Find two square roots for the following complex number. Leave your answers in trigonometric form.25(cos 290° + i sin 290°)

To find the square roots of a complex number in trigonometric form, we use De Moivre's Theorem. The formula for the nth root of a complex number in trigonometric form is:

r^(1/n)[cos((θ+2πk)/n) + i sin((θ+2πk)/n)]

where r is the modulus of the complex number, θ is the argument of the complex number, n is the root you want to find (in this case 2 for square root), and k is an integer from 0 to n-1.

Given the complex number 25(cos 290° + i sin 290°), we have:

r = 25 θ = 290° n = 2

We need to find two square roots, so we will use k = 0 and k = 1.

For k = 0:

root1 = 25^(1/2)[cos((290°+2π0)/2) + i sin((290°+2π0)/2)] root1 = 5[cos(145°) + i sin(145°)]

For k = 1:

root2 = 25^(1/2)[cos((290°+2π1)/2) + i sin((290°+2π1)/2)] root2 = 5[cos(215°) + i sin(215°)]

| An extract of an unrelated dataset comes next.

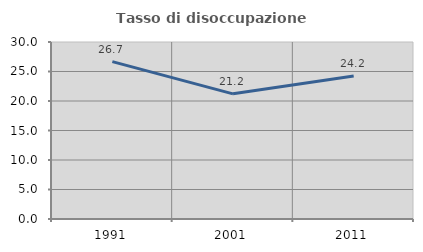
| Category | Tasso di disoccupazione giovanile  |
|---|---|
| 1991.0 | 26.667 |
| 2001.0 | 21.212 |
| 2011.0 | 24.242 |

So, the two square roots of the complex number 25(cos 290° + i sin 290°) in trigonometric form are 5[cos(145°) + i sin(145°)] and 5[cos(215°) + i sin(215°)].

To find the square roots of a complex number in trigonometric form, we use De Moivre's Theorem. The formula for the nth root of a complex number in trigonometric form is:

r^(1/n)[cos((θ+2kπ)/n) + i sin((θ+2kπ)/n)]

where r is the modulus of the complex number, θ is the argument of the complex number, n is the root you want to find (in this case 2 for square root), and k is an integer from 0 to n-1.

Given the complex number 25(cos 290° + i sin 290°), we have:

r = 25 θ = 290° n = 2

We can find the two square roots by plugging these values into the formula for k=0 and k=1.

For k=0:

25^(1/2)[cos((290°+20π)/2) + i sin((290°+20π)/2)] = 5[cos(145°) + i sin(145°)]

For k=1:

25^(1/2)[cos((290°+21π)/2) + i sin((290°+21π)/2)] = 5[cos(215°) + i sin(215°)]

So, the two square roots of the complex number 25(cos 290° + i sin 290°) are 5[cos(145°) + i sin(145°)] and 5[cos(215°) + i sin(215°)].